## Work task:
A word-for-word copy of the data, with no images, is the required answer.

## Data to use:
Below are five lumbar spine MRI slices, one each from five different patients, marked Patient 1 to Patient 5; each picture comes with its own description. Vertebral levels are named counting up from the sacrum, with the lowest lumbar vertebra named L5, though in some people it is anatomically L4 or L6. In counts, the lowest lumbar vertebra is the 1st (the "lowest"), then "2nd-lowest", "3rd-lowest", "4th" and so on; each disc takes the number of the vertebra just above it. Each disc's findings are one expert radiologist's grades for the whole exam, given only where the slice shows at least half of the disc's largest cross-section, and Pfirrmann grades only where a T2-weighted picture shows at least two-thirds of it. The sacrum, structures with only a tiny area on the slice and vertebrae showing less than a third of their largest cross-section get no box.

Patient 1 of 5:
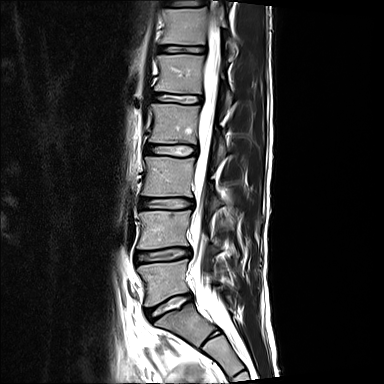

Image 384x384 | Sagittal slice index 5 | T2-weighted sagittal MRI of the lumbar spine | Sex M

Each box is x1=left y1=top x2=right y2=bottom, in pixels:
Lowest disc = x1=146 y1=294 x2=192 y2=320.
3rd-lowest disc = x1=141 y1=198 x2=193 y2=209.
7th vertebra = x1=178 y1=0 x2=196 y2=4.
5th vertebra = x1=155 y1=54 x2=232 y2=106.
7th disc = x1=164 y1=1 x2=199 y2=7.
2nd-lowest disc = x1=136 y1=248 x2=190 y2=262.
6th vertebra = x1=161 y1=7 x2=235 y2=53.
4th vertebra = x1=149 y1=104 x2=226 y2=160.
6th disc = x1=159 y1=45 x2=204 y2=53.
5th disc = x1=153 y1=94 x2=200 y2=103.
2nd-lowest vertebra = x1=138 y1=210 x2=221 y2=256.
4th disc = x1=146 y1=145 x2=197 y2=156.
3rd-lowest vertebra = x1=142 y1=157 x2=222 y2=211.
Lowest vertebra = x1=138 y1=259 x2=220 y2=306.
Thecal sac / spinal canal = x1=191 y1=16 x2=231 y2=335.

Per-level radiological findings:
• 3rd-lowest disc: Pfirrmann grade 2, disc narrowing, lower-endplate change, upper-endplate change
• 4th disc: Pfirrmann grade 2, lower-endplate change
• lowest disc: Pfirrmann grade 2, upper-endplate change
• 2nd-lowest disc: Pfirrmann grade 2, disc bulging, upper-endplate change, lower-endplate change
• 6th disc: Pfirrmann grade 2, upper-endplate change, lower-endplate change
• 5th disc: Pfirrmann grade 2
• 7th disc: Pfirrmann grade 2, upper-endplate change

Patient 2 of 5:
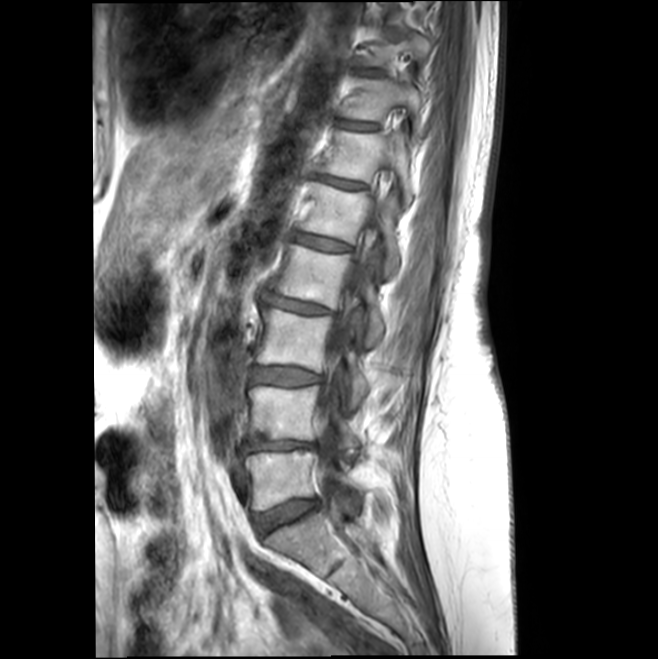
T1-weighted sagittal MRI of the lumbar spine

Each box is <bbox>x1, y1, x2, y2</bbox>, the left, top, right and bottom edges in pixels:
Thecal sac / spinal canal = <bbox>318, 196, 382, 504</bbox>.
L2 (4th vertebra) = <bbox>277, 245, 383, 347</bbox>.
Intervertebral disc L3/L4 (3rd-lowest disc) = <bbox>252, 367, 320, 385</bbox>.
L1 (5th vertebra) = <bbox>300, 182, 399, 276</bbox>.
L4 (2nd-lowest vertebra) = <bbox>248, 385, 364, 449</bbox>.
T11 (7th vertebra) = <bbox>341, 76, 424, 136</bbox>.
Intervertebral disc L1/L2 (5th disc) = <bbox>295, 233, 349, 250</bbox>.
Intervertebral disc L4/L5 (2nd-lowest disc) = <bbox>243, 440, 314, 451</bbox>.
L3 (3rd-lowest vertebra) = <bbox>256, 309, 368, 406</bbox>.
L2/L3 (4th disc) = <bbox>265, 295, 327, 313</bbox>.
T12/L1 (6th disc) = <bbox>319, 177, 364, 189</bbox>.
Intervertebral disc L5/S1 (lowest disc) = <bbox>252, 498, 318, 534</bbox>.
Intervertebral disc T10/T11 (8th disc) = <bbox>360, 70, 382, 74</bbox>.
T10 (8th vertebra) = <bbox>359, 31, 432, 78</bbox>.
T11/T12 (7th disc) = <bbox>338, 120, 377, 130</bbox>.
T12 (6th vertebra) = <bbox>319, 130, 413, 204</bbox>.
L5 (lowest vertebra) = <bbox>245, 450, 364, 510</bbox>.

Per-level radiological findings:
- L4/L5 (2nd-lowest disc): lower-endplate change, disc bulging, Modic type II, upper-endplate change
- L3/L4 (3rd-lowest disc): Modic type II, disc bulging
- L2/L3 (4th disc): disc bulging
- L5/S1 (lowest disc): disc bulging
- L1/L2 (5th disc), T12/L1 (6th disc), T11/T12 (7th disc): no Modic or endplate change, herniation, narrowing, bulging or spondylolisthesis recorded

Patient 3 of 5:
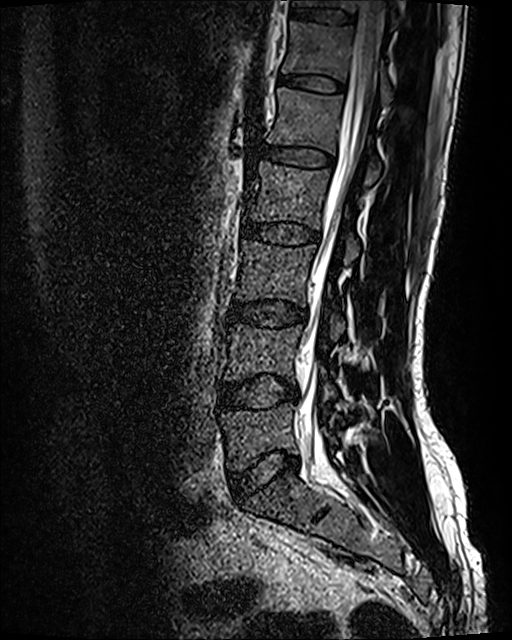 Lumbar spine MR, T2 SPACE (3D), sagittal
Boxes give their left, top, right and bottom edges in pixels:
7th vertebra at left=294, top=0, right=398, bottom=17; 7th disc at left=291, top=7, right=354, bottom=24; 6th disc at left=278, top=75, right=343, bottom=92; 4th vertebra at left=243, top=161, right=361, bottom=264; 3rd-lowest disc at left=229, top=301, right=305, bottom=326; 5th vertebra at left=267, top=88, right=380, bottom=185; 4th disc at left=243, top=221, right=318, bottom=244; thecal sac / spinal canal at left=299, top=1, right=383, bottom=459; 5th disc at left=261, top=143, right=333, bottom=167; 6th vertebra at left=282, top=20, right=394, bottom=102; 2nd-lowest disc at left=221, top=375, right=297, bottom=409; lowest vertebra at left=220, top=402, right=337, bottom=471; lowest disc at left=231, top=451, right=299, bottom=498; 2nd-lowest vertebra at left=224, top=324, right=336, bottom=399; 3rd-lowest vertebra at left=236, top=240, right=345, bottom=339.

Per-level radiological findings:
  5th disc: Pfirrmann grade 2
  7th disc: Pfirrmann grade 2
  6th disc: Pfirrmann grade 2
  lowest disc: Pfirrmann grade 2, disc bulging
  3rd-lowest disc: Pfirrmann grade 2, disc bulging
  2nd-lowest disc: Pfirrmann grade 2, disc bulging
  4th disc: Pfirrmann grade 2

Patient 4 of 5:
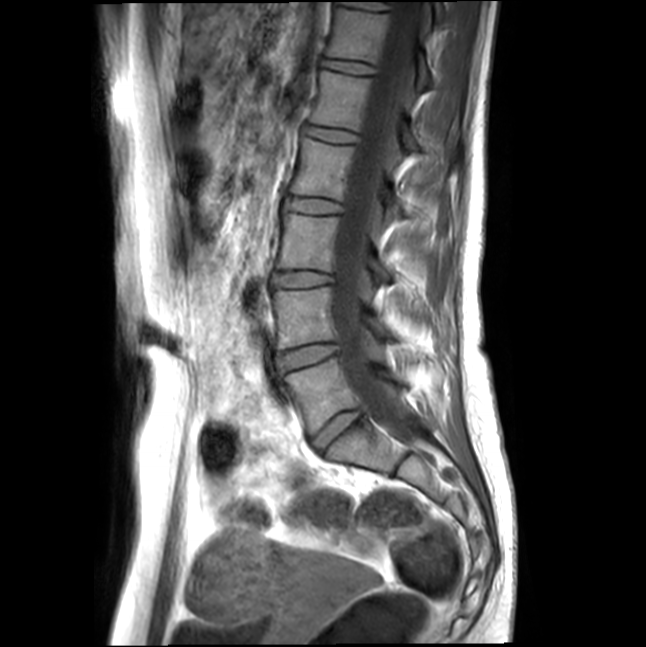 Field of view 308x308 mm. Image 646x647. MRI lumbar spine (T1-weighted), sagittal plane.

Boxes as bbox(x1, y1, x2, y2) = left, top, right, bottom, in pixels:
IVD L1/L2 — bbox(304, 125, 359, 143).
L2/L3 — bbox(286, 197, 341, 213).
IVD L5/S1 — bbox(312, 409, 362, 453).
L4/L5 — bbox(278, 343, 339, 370).
L5 vertebra — bbox(286, 358, 407, 433).
L1 vertebra — bbox(311, 70, 420, 148).
L4 — bbox(273, 287, 392, 349).
L2 vertebra — bbox(292, 137, 403, 214).
Spinal canal — bbox(332, 1, 425, 445).
L3 — bbox(277, 213, 393, 278).
L3/L4 — bbox(273, 272, 332, 287).
T12 vertebra — bbox(327, 7, 432, 85).
IVD T12/L1 — bbox(322, 59, 375, 74).

Expert MSK radiologist gradings (per disc):
• L1/L2, L4/L5, T12/L1, L2/L3, L3/L4, L5/S1: no Modic or endplate change, herniation, narrowing, bulging or spondylolisthesis recorded

Patient 5 of 5:
T2-weighted sagittal MRI of the lumbar spine; Slice 2 of 17

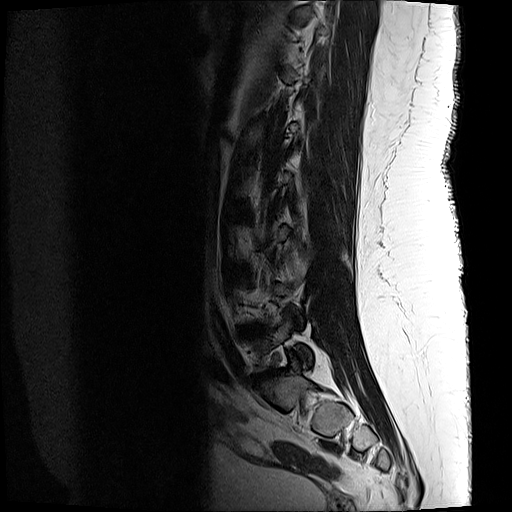 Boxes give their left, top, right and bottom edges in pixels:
{"L5 (lowest vertebra)": "left=255, top=310, right=312, bottom=371", "L5/S1 (lowest disc)": "left=255, top=369, right=275, bottom=381", "IVD L4/L5 (2nd-lowest disc)": "left=243, top=326, right=260, bottom=332"}

## Exercise solution:
Below are five lumbar spine MRI slices, one each from five different patients, marked Patient 1 to Patient 5; each picture comes with its own description. Vertebral levels are named counting up from the sacrum, with the lowest lumbar vertebra named L5, though in some people it is anatomically L4 or L6. In counts, the lowest lumbar vertebra is the 1st (the "lowest"), then "2nd-lowest", "3rd-lowest", "4th" and so on; each disc takes the number of the vertebra just above it. Each disc's findings are one expert radiologist's grades for the whole exam, given only where the slice shows at least half of the disc's largest cross-section, and Pfirrmann grades only where a T2-weighted picture shows at least two-thirds of it. The sacrum, structures with only a tiny area on the slice and vertebrae showing less than a third of their largest cross-section get no box.

Patient 1 of 5:

Image 384x384 | Sagittal slice index 5 | T2-weighted sagittal MRI of the lumbar spine | Sex M

Each box is x1=left y1=top x2=right y2=bottom, in pixels:
Lowest disc = x1=146 y1=294 x2=192 y2=320.
3rd-lowest disc = x1=141 y1=198 x2=193 y2=209.
7th vertebra = x1=178 y1=0 x2=196 y2=4.
5th vertebra = x1=155 y1=54 x2=232 y2=106.
7th disc = x1=164 y1=1 x2=199 y2=7.
2nd-lowest disc = x1=136 y1=248 x2=190 y2=262.
6th vertebra = x1=161 y1=7 x2=235 y2=53.
4th vertebra = x1=149 y1=104 x2=226 y2=160.
6th disc = x1=159 y1=45 x2=204 y2=53.
5th disc = x1=153 y1=94 x2=200 y2=103.
2nd-lowest vertebra = x1=138 y1=210 x2=221 y2=256.
4th disc = x1=146 y1=145 x2=197 y2=156.
3rd-lowest vertebra = x1=142 y1=157 x2=222 y2=211.
Lowest vertebra = x1=138 y1=259 x2=220 y2=306.
Thecal sac / spinal canal = x1=191 y1=16 x2=231 y2=335.

Per-level radiological findings:
• 3rd-lowest disc: Pfirrmann grade 2, disc narrowing, lower-endplate change, upper-endplate change
• 4th disc: Pfirrmann grade 2, lower-endplate change
• lowest disc: Pfirrmann grade 2, upper-endplate change
• 2nd-lowest disc: Pfirrmann grade 2, disc bulging, upper-endplate change, lower-endplate change
• 6th disc: Pfirrmann grade 2, upper-endplate change, lower-endplate change
• 5th disc: Pfirrmann grade 2
• 7th disc: Pfirrmann grade 2, upper-endplate change

Patient 2 of 5:
T1-weighted sagittal MRI of the lumbar spine

Each box is <bbox>x1, y1, x2, y2</bbox>, the left, top, right and bottom edges in pixels:
Thecal sac / spinal canal = <bbox>318, 196, 382, 504</bbox>.
L2 (4th vertebra) = <bbox>277, 245, 383, 347</bbox>.
Intervertebral disc L3/L4 (3rd-lowest disc) = <bbox>252, 367, 320, 385</bbox>.
L1 (5th vertebra) = <bbox>300, 182, 399, 276</bbox>.
L4 (2nd-lowest vertebra) = <bbox>248, 385, 364, 449</bbox>.
T11 (7th vertebra) = <bbox>341, 76, 424, 136</bbox>.
Intervertebral disc L1/L2 (5th disc) = <bbox>295, 233, 349, 250</bbox>.
Intervertebral disc L4/L5 (2nd-lowest disc) = <bbox>243, 440, 314, 451</bbox>.
L3 (3rd-lowest vertebra) = <bbox>256, 309, 368, 406</bbox>.
L2/L3 (4th disc) = <bbox>265, 295, 327, 313</bbox>.
T12/L1 (6th disc) = <bbox>319, 177, 364, 189</bbox>.
Intervertebral disc L5/S1 (lowest disc) = <bbox>252, 498, 318, 534</bbox>.
Intervertebral disc T10/T11 (8th disc) = <bbox>360, 70, 382, 74</bbox>.
T10 (8th vertebra) = <bbox>359, 31, 432, 78</bbox>.
T11/T12 (7th disc) = <bbox>338, 120, 377, 130</bbox>.
T12 (6th vertebra) = <bbox>319, 130, 413, 204</bbox>.
L5 (lowest vertebra) = <bbox>245, 450, 364, 510</bbox>.

Per-level radiological findings:
- L4/L5 (2nd-lowest disc): lower-endplate change, disc bulging, Modic type II, upper-endplate change
- L3/L4 (3rd-lowest disc): Modic type II, disc bulging
- L2/L3 (4th disc): disc bulging
- L5/S1 (lowest disc): disc bulging
- L1/L2 (5th disc), T12/L1 (6th disc), T11/T12 (7th disc): no Modic or endplate change, herniation, narrowing, bulging or spondylolisthesis recorded

Patient 3 of 5:
 Lumbar spine MR, T2 SPACE (3D), sagittal
Boxes give their left, top, right and bottom edges in pixels:
7th vertebra at left=294, top=0, right=398, bottom=17; 7th disc at left=291, top=7, right=354, bottom=24; 6th disc at left=278, top=75, right=343, bottom=92; 4th vertebra at left=243, top=161, right=361, bottom=264; 3rd-lowest disc at left=229, top=301, right=305, bottom=326; 5th vertebra at left=267, top=88, right=380, bottom=185; 4th disc at left=243, top=221, right=318, bottom=244; thecal sac / spinal canal at left=299, top=1, right=383, bottom=459; 5th disc at left=261, top=143, right=333, bottom=167; 6th vertebra at left=282, top=20, right=394, bottom=102; 2nd-lowest disc at left=221, top=375, right=297, bottom=409; lowest vertebra at left=220, top=402, right=337, bottom=471; lowest disc at left=231, top=451, right=299, bottom=498; 2nd-lowest vertebra at left=224, top=324, right=336, bottom=399; 3rd-lowest vertebra at left=236, top=240, right=345, bottom=339.

Per-level radiological findings:
  5th disc: Pfirrmann grade 2
  7th disc: Pfirrmann grade 2
  6th disc: Pfirrmann grade 2
  lowest disc: Pfirrmann grade 2, disc bulging
  3rd-lowest disc: Pfirrmann grade 2, disc bulging
  2nd-lowest disc: Pfirrmann grade 2, disc bulging
  4th disc: Pfirrmann grade 2

Patient 4 of 5:
 Field of view 308x308 mm. Image 646x647. MRI lumbar spine (T1-weighted), sagittal plane.

Boxes as bbox(x1, y1, x2, y2) = left, top, right, bottom, in pixels:
IVD L1/L2 — bbox(304, 125, 359, 143).
L2/L3 — bbox(286, 197, 341, 213).
IVD L5/S1 — bbox(312, 409, 362, 453).
L4/L5 — bbox(278, 343, 339, 370).
L5 vertebra — bbox(286, 358, 407, 433).
L1 vertebra — bbox(311, 70, 420, 148).
L4 — bbox(273, 287, 392, 349).
L2 vertebra — bbox(292, 137, 403, 214).
Spinal canal — bbox(332, 1, 425, 445).
L3 — bbox(277, 213, 393, 278).
L3/L4 — bbox(273, 272, 332, 287).
T12 vertebra — bbox(327, 7, 432, 85).
IVD T12/L1 — bbox(322, 59, 375, 74).

Expert MSK radiologist gradings (per disc):
• L1/L2, L4/L5, T12/L1, L2/L3, L3/L4, L5/S1: no Modic or endplate change, herniation, narrowing, bulging or spondylolisthesis recorded

Patient 5 of 5:
T2-weighted sagittal MRI of the lumbar spine; Slice 2 of 17

 Boxes give their left, top, right and bottom edges in pixels:
{"L5 (lowest vertebra)": "left=255, top=310, right=312, bottom=371", "L5/S1 (lowest disc)": "left=255, top=369, right=275, bottom=381", "IVD L4/L5 (2nd-lowest disc)": "left=243, top=326, right=260, bottom=332"}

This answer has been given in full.